Le parti soutient la signature du protocole concernant l’extension de la libre circulation des personnes à la Croatie. Cela doit permettre de garantir la poursuite du programme « Horizon 2020 » au-delà de l’année 2016, ce qui est essentiel pour l’avenir de l’économie et de la recherche scientifique dans notre pays. Le Conseil fédéral et le Parlement s’attendent à ce que l’UE prenne en considération la signature dudit protocole par la Suisse. L’UE doit démontrer la même attitude à l’égard de la Suisse, en ce qui concerne la mise en œuvre de l’initiative sur l’immigration de masse. Quiconque s’oppose à la signature du protocole relatif à la Croatie peut toujours saisir le referendum. Raison pour laquelle la voie suivie par le Conseil fédéral est la bonne.

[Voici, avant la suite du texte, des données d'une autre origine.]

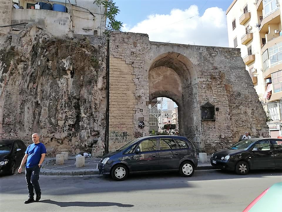 Arco, prospetto verso piazza del Carminello.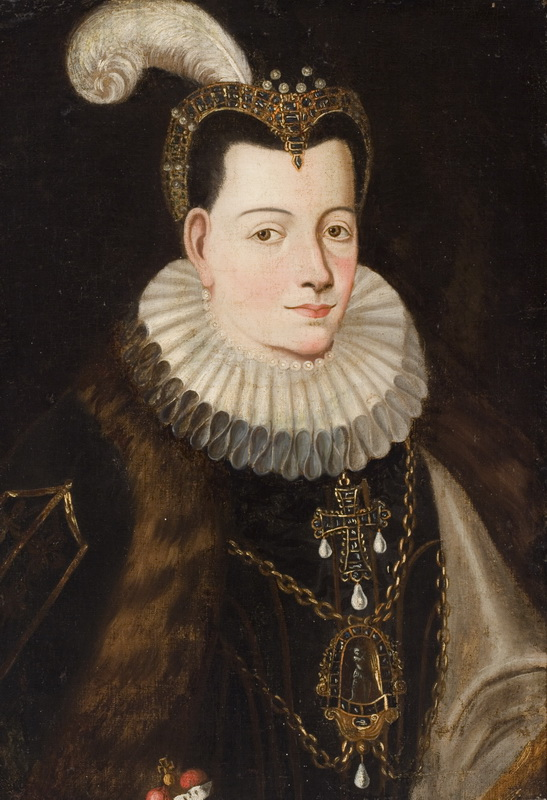 Беларуская (тарашкевіца): Партрэт Ганны Радзівіл (Hanna Radzivił) з Кетлераў (Kettler). Зь Нясьвіскай партрэтнай галерэі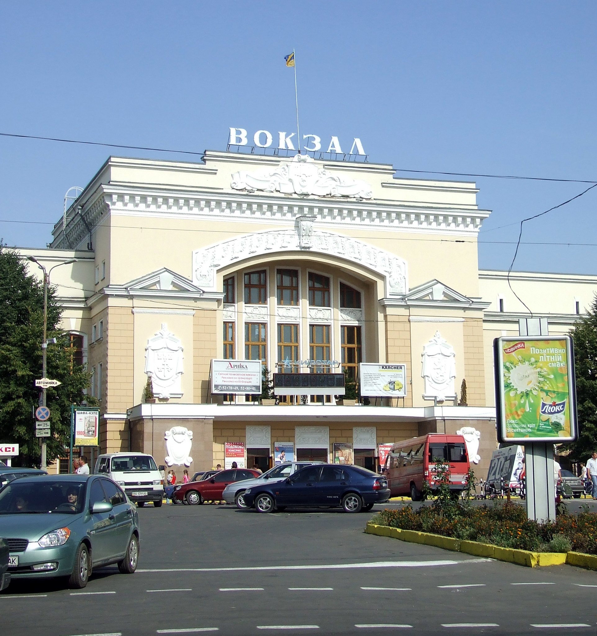 Вокзал станції Тернопіль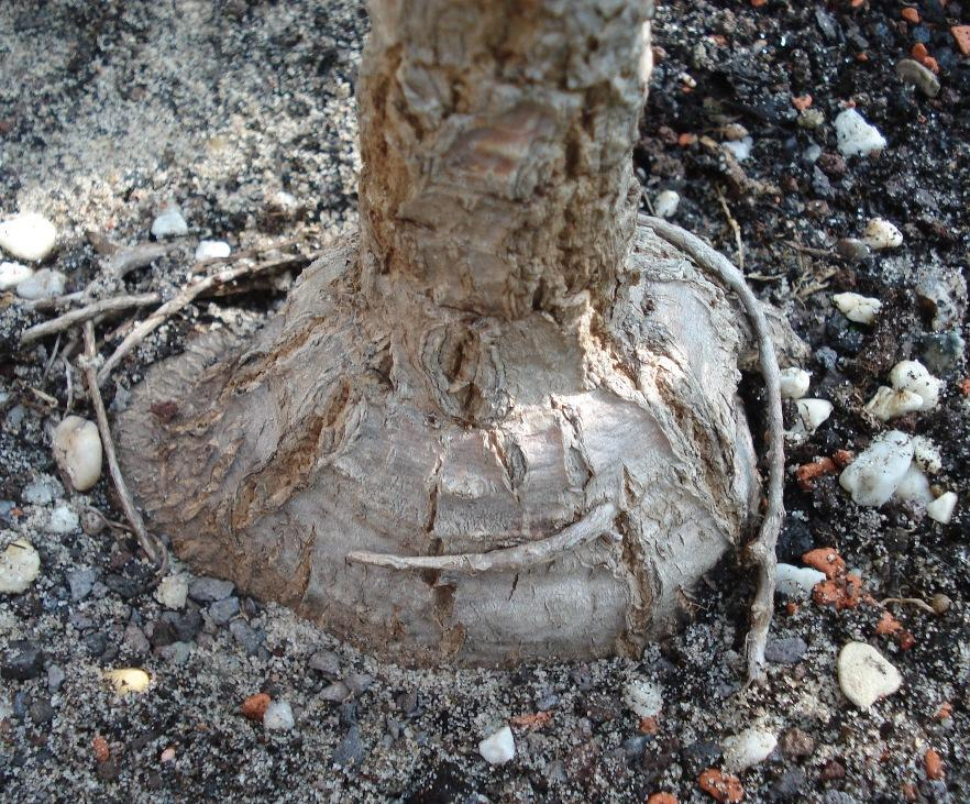 Lignotuber von Cussionia paniculata

Le potentiel des travailleurs indigènes n’est pas valorisé

Le PDC demeure insatisfait du degré de valorisation du potentiel des travailleurs indigènes. A maintes reprises, le PDC a exigé une offensive contre la pénurie de main-d’œuvre qualifiée en collaboration avec les cantons, une offensive qui a des effets incitatifs, de manière analogue à l’offensive en faveur de places d’apprentissages. Mais rien de tel n’a été fait à ce jour. Le PDC continuera à s’engager en faveur d’une meilleure valorisation du potentiel que recèle le marché du travail indigène.

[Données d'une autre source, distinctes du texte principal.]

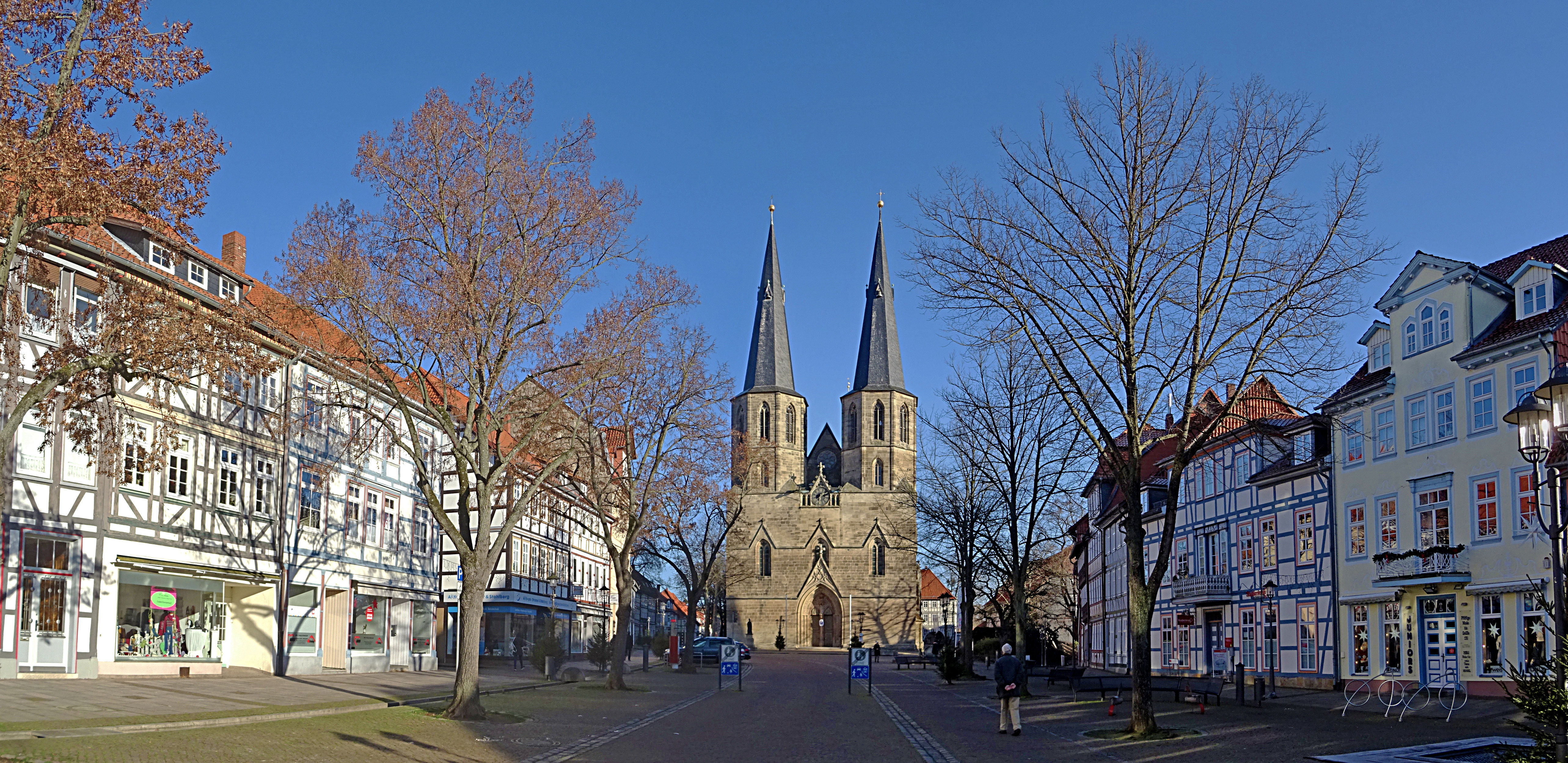 Marktstraße mit Propsteikirche St. Cyriakus (auch Oberkirche) in Duderstadt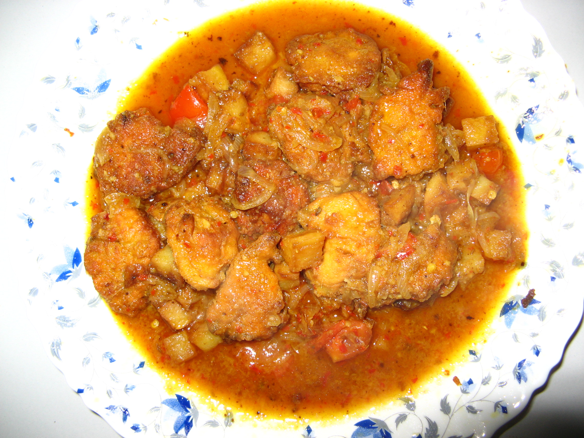 special machha bihana jhola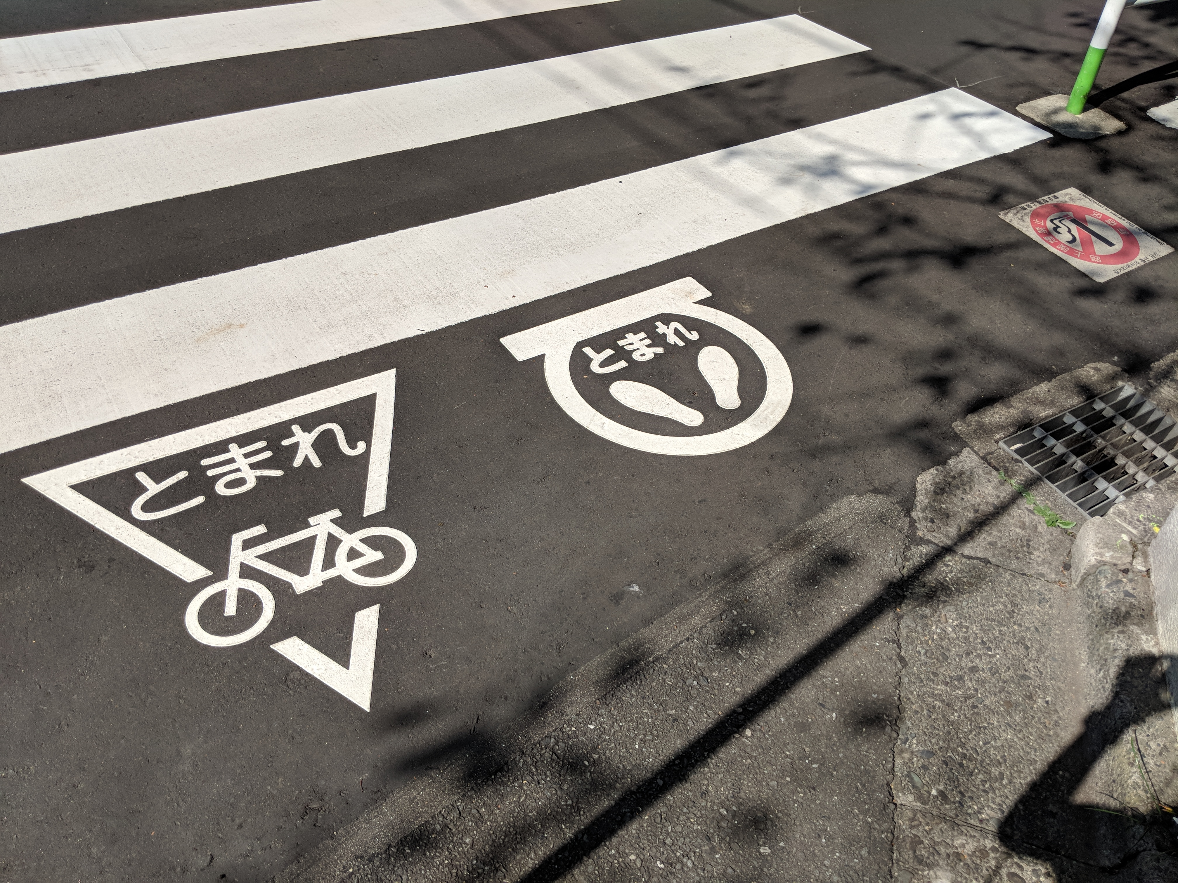 Japan Trip 2018 2055

Cela inclut également les travailleurs de 50 ans ou plus et qui ont du mal à trouver du travail. Il faut créer des incitations pour les employeurs à garder leurs employés plus âgés. Dans les dispositions correspondantes, le calcul des contributions à la caisse de pension (2e pilier) doit être neutre d’un point de vue de l’âge afin d’encourager l’emploi de travailleurs indigènes plus âgés. Il serait également opportun qu’un grand nombre d’entre eux travaillent jusqu’à l’âge ordinaire de la retraite. Il faut également mieux valoriser le potentiel des femmes au sein du marché du travail, grâce à des conditions de travail favorables aux familles (développement et amélioration de l’accueil extra familial des enfants, modèles de temps de travail plus flexibles, télétravail, égalité fiscale du mariage, etc.). S’y ajoutent également une meilleure utilisation du potentiel de travail des réfugiés reconnus et des personnes au bénéfice d’une admission provisoire, en supprimant les obstacles bureaucratiques ainsi que la taxe spéciale perçue sur le revenu provenant de l’exercice d’une activité lucrative.

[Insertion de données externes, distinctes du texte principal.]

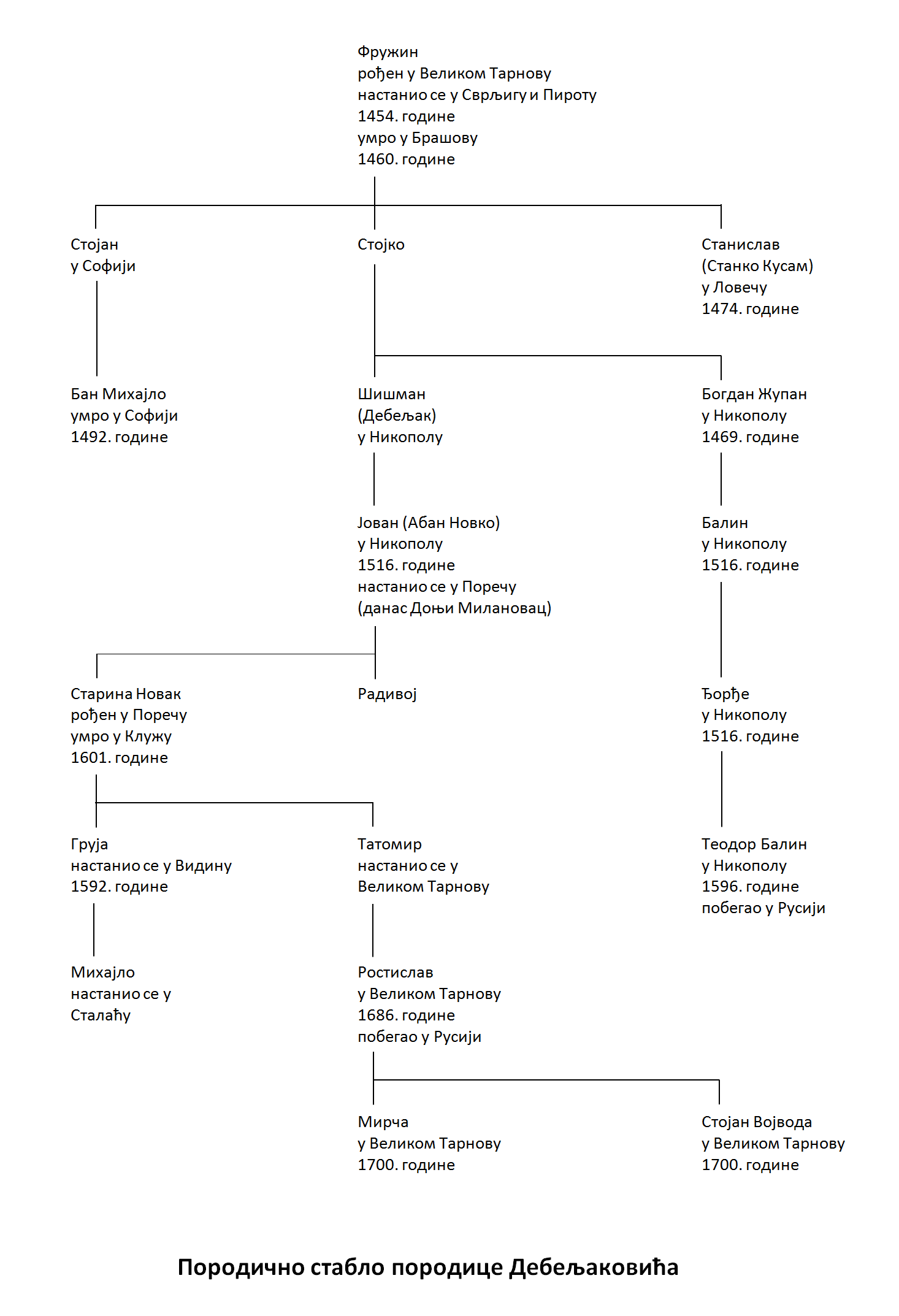 Породично стабло породице Дебељаковића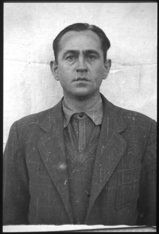 Friedrich Wilhelm Ruppert (* 2. Februar 1905 in Frankenthal (Pfalz); † 28. Mai 1946 in Landsberg am Lech) war ein deutscher SS-Obersturmführer (1943) und Erster Schutzhaftlagerführer im KZ Dachau sowie auch im KZ Majdanek eingesetzt. Er wurde im Dachau-Hauptprozess zum Tode verurteilt und hingerichtet.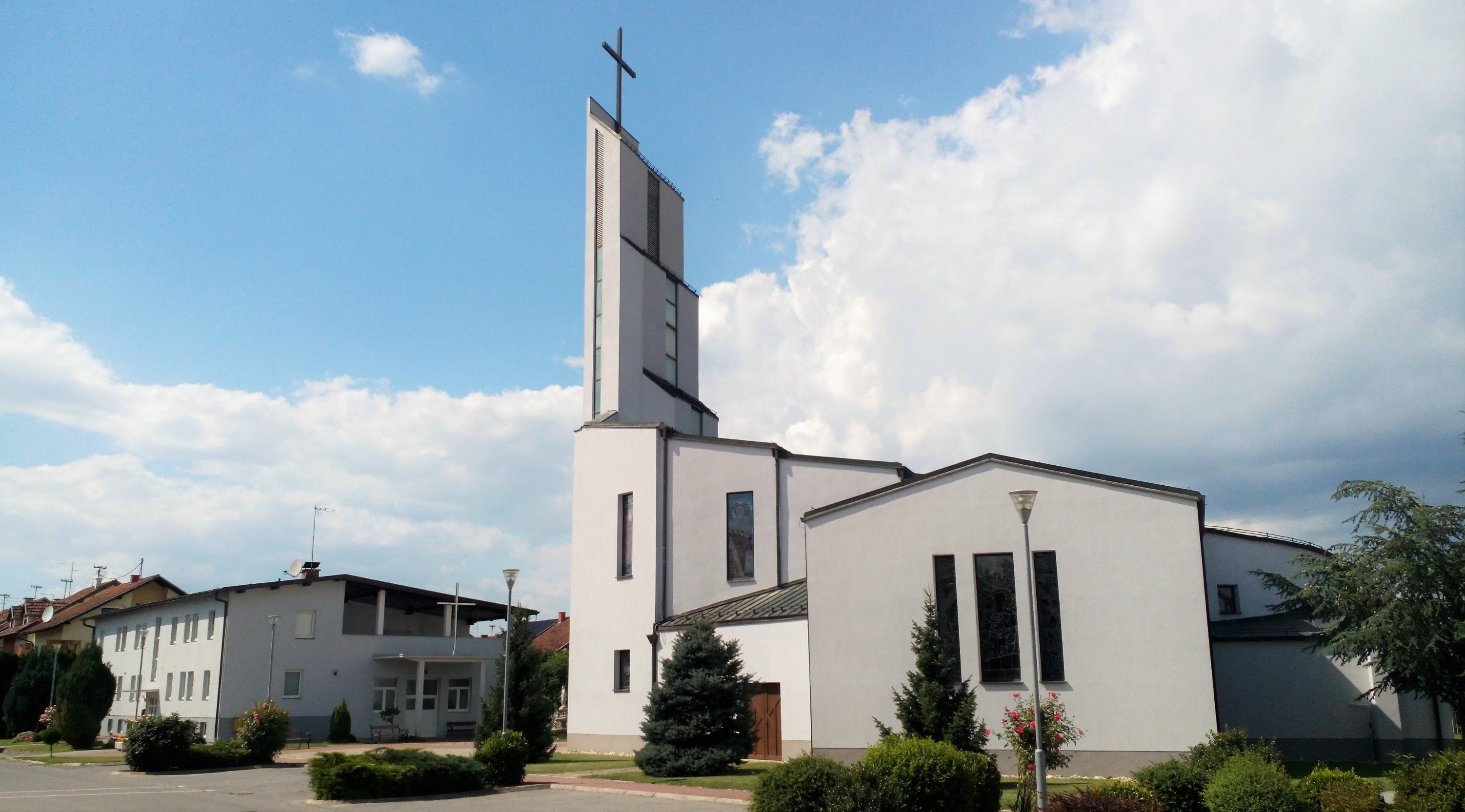 Crkva sv. Luke u Josipovcu.

Prévenir les abus en matière d’aide sociale et améliorer l’application des mesures d’accompagnement

Le PDC soutient des mesures proposées pour prévenir les abus en matière d’aide sociale. Plusieurs fois, le PDC a exigé que les citoyens de l’UE/AELE venus chercher du travail en Suisse puissent être exclus de l’aide sociale. Il est regrettable que le Conseil fédéral n’ait pas initié ce changement plus tôt, vu que ce problème est connu depuis longtemps. Le PDC soutient toujours les mesures d’accompagnement, mises en œuvre par les partenaires sociaux. Nous estimons toutefois qu’il subsiste un potentiel d’amélioration considérable en en ce qui concerne l’application ces mesures.